Whilst we consider an English court would construe such terms narrowly, we are however very doubtful that it would go so far as to say “hostile or warlike action” only applies to traditional forms of those types of action. For example, where the consequences of a cyber-attack are directly comparable to an armed-attack in terms of scale and effect, we consider that an English court may consider the exclusion would apply in such circumstances. On the facts of NotPetya, although it was undoubtedly economically devastating and disruptive, it arguably would not have met such a threshold. Although far from certain, had the Policy been governed by English law and jurisdiction, the court may arguably have come to the same conclusion as the Superior Court of New Jersey, although its basis and reasoning for doing so is likely to have been different.
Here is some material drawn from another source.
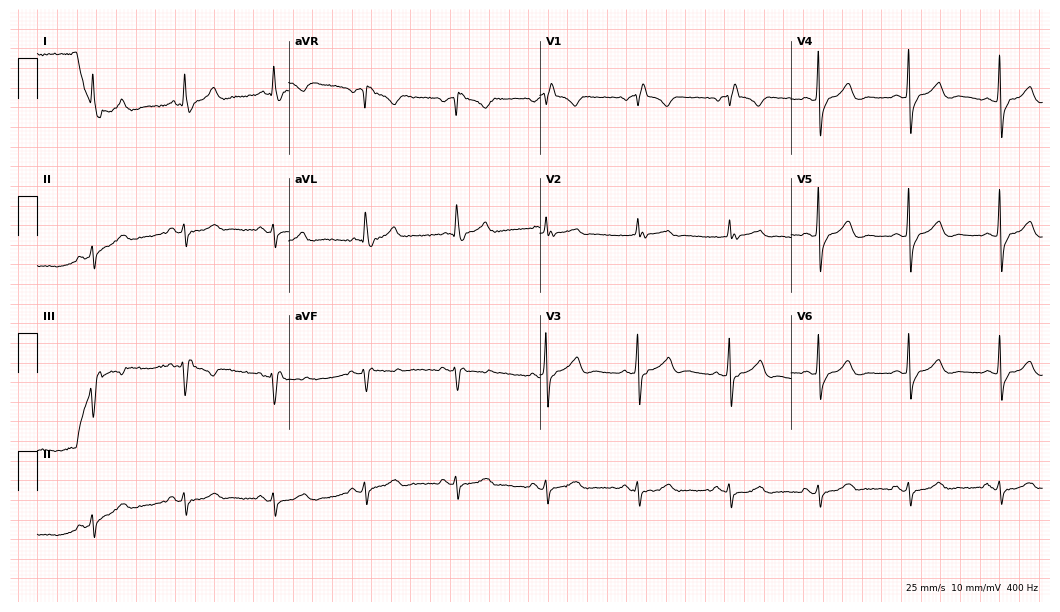
Standard 12-lead ECG recorded from a female, 71 years old (10.2-second recording at 400 Hz). None of these six findings is recorded: first-degree AV block, right bundle branch block (RBBB), left bundle branch block (LBBB), sinus bradycardia, atrial fibrillation (AF), sinus tachycardia.

What is clear is that the decision in Merck and the uncertainty in relation to how it would be interpreted here has caused shockwaves within the insurance industry both in relation to silent cyber and “war or hostile acts” exclusions. Many standalone cyber policies contain similar exclusions and the decision has ramifications as to the extent of cover under those policies as well. Given that a significant number of cyber-attacks are believed to be state-sponsored attacks, the need for clarity in respect of cover going forward is critical. In recent months, the Lloyd’s Market Association has responded and released four new model exclusions which effectively exclude both physical acts and state-backed cyber-attacks. It will be interesting to see the extent to which these clauses are adopted in cyber polices and where future coverage battles will be fought. Our view is that attribution and evidencing the source of the act might be a future battle ground. The clauses do make provision for this, but ultimately the nature of these attacks is that attribution is often far from clear.